家に帰って、ご飯を食べる。それから風呂に入ると、時刻は午後十時半を過ぎていた。
 風呂上がりで、バスタオルで髪を拭きながらリビングに戻ると、母親と内山さんが並んでソファに腰かけ、漫才を見て笑っていた。
 灯花の姿はない。どうやら先に寝たようだ。
 まだ六歳であるのに、一人で眠ることができるなんて、随分と大人なように思える。もっとも、生前の記憶の限りでは、幼い頃から一人で眠った記憶しかないが。
 ひまりが風呂から上がったのを見て、内山さんが入れ替わるように洗面所へと向かった。家族皆風呂は入ったため、歯ブラシを取りに行ったのだろう。

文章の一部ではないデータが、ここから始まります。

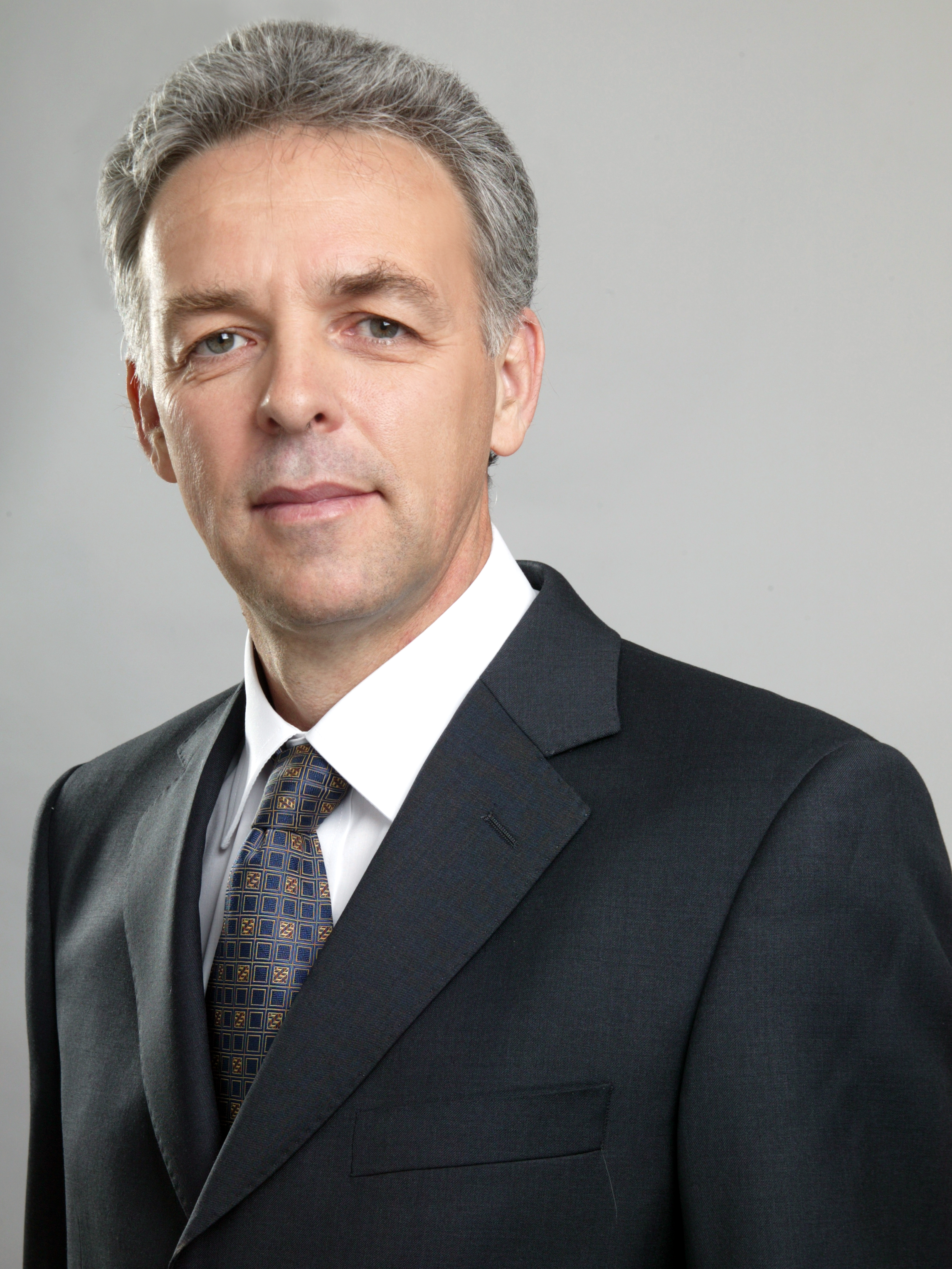 Ricardo Raineri, economista chileno.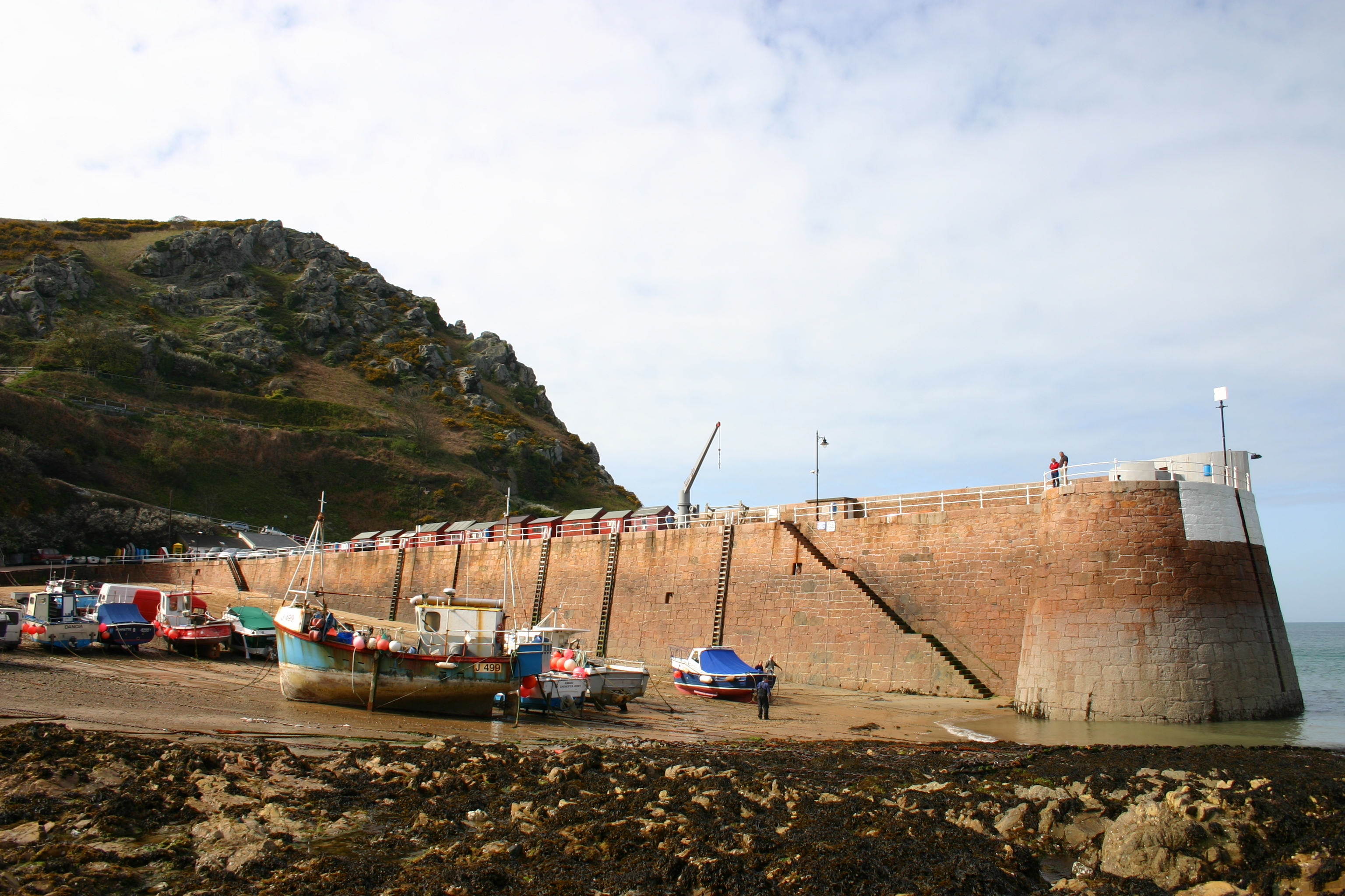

 内山さんが立ち上がって空いたソファにひまりは腰かけた。漫才を見てか、席を奪ったひまりを見てかは分からないが、隣で母親がくすくすと笑っている。
 すると何かを思いついたように、母親は声を上げた。
「どうかしたか?」
 洗面所から歯ブラシを咥えた父親が現れた。彼は先程まで座っていたソファの前に来ると、母親に隣にずれるように促し、ひまりと母親は端に寄った。ソファには三人が詰め込まれた。
 母親は身体をずらしながら言う。
「今日買い物行ったら、面白い鍋があってさ。手軽に温めもできるし、レンジで調理もできるっていう優れものなんだって」
「そんなのあったね」と、内山さんは頷いた。
「でも、別に要らないんじゃない?」
「だって、いつかひまりが一人暮らし始めるかもしれないでしょ?」
 今日のプロポーズのことを思い出し、顔が紅潮していくのが分かった。
「ま、まぁそうかもね」
 自分では平然を装ったつもりだったが、家族には通用しなかった。母親はにやにやとしながらひまりの顔を覗き込み、訊いた。
「一人暮らししたい?」
「したいっていうか、まぁ、いずれ二人で暮らしたいなって」
「凛くんと?」内山さんが口を挟む。
「うん」と、小さく頷いた。
 家族の前で恋人の話をするのは物凄く恥ずかしい。たとえ家族の前であろうと自然と言い淀んでしまう。
「というか、割とすぐに二人暮らししたいなって……」
 恥ずかしさから、最後の方は声が消え入るようになってしまった。
 隣に座る母親は我が子の成長した姿を見て、感慨深そうに頷いている。一方内山さんは驚いて、言葉を発することができなくなっていた。
 ひまりは俯いて、口を結ぶ。
 三人の間に沈黙が降りた。
「つまりそれは、結婚したいってことだよね?」内山さんが確認するように訊いた。
「うん」
「そっか。ひまりちゃんももう大人なんだもんね」
「ひまりはもう働いてるんだし。立派な大人になったね」と、母親は嬉しそうに笑う。
「えっと……細かいことは来週、話そう。僕の心の準備がまだできてないから」
 こうして今日のところは、結婚をしたいという意思を表明しただけで終わった。
 しかしこの雰囲気ならば、二人とも結婚を許してくれそうな気がする。
 結婚は時期尚早なのかもしれないが、それでもひまりは凛と結婚がしたいと思っている。もし明日、否定されても食い下がるつもりだった。
 それくらい、ひまりは凛と結婚をしたいと思っていた。

 来週話そうとは言ったものの、次の日には結婚しても構わないと言ってくれた。
 つまりそれは、両親からの結婚の承諾を得たと言うことだ。